[Collection entries]
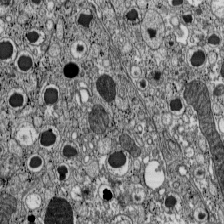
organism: C57BL Mouse
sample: Pancreatic islet
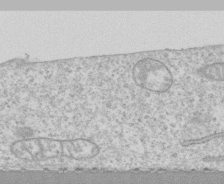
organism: Human
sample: CRL-1474
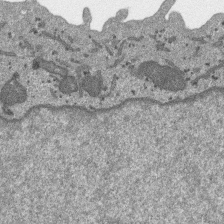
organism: Human
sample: Lung epithelial cells infected with SARS-CoV-2
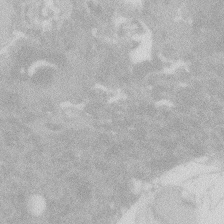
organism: Zebrafish
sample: Macrophage
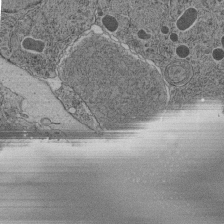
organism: C. elegans
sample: C. elegans pharynx
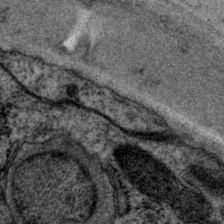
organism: P. pacificus
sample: Pharynx
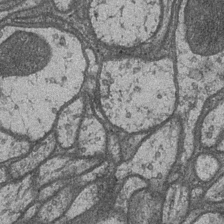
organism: Drosophila
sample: Optic medulla
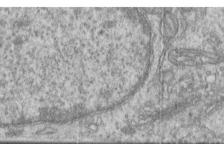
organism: Human
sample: Centriole in RPE cells
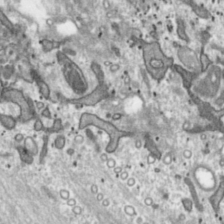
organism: Toxoplasma gondii
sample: Parasites in a vacuole inside a host cell
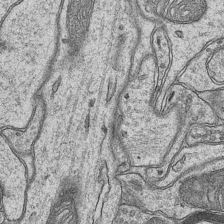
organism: Mouse
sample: CA1 Hippocampus

• _Your assignment_: Tally the lines above that include "organism", and reply with only the tally.

• _Completed exercise_: 10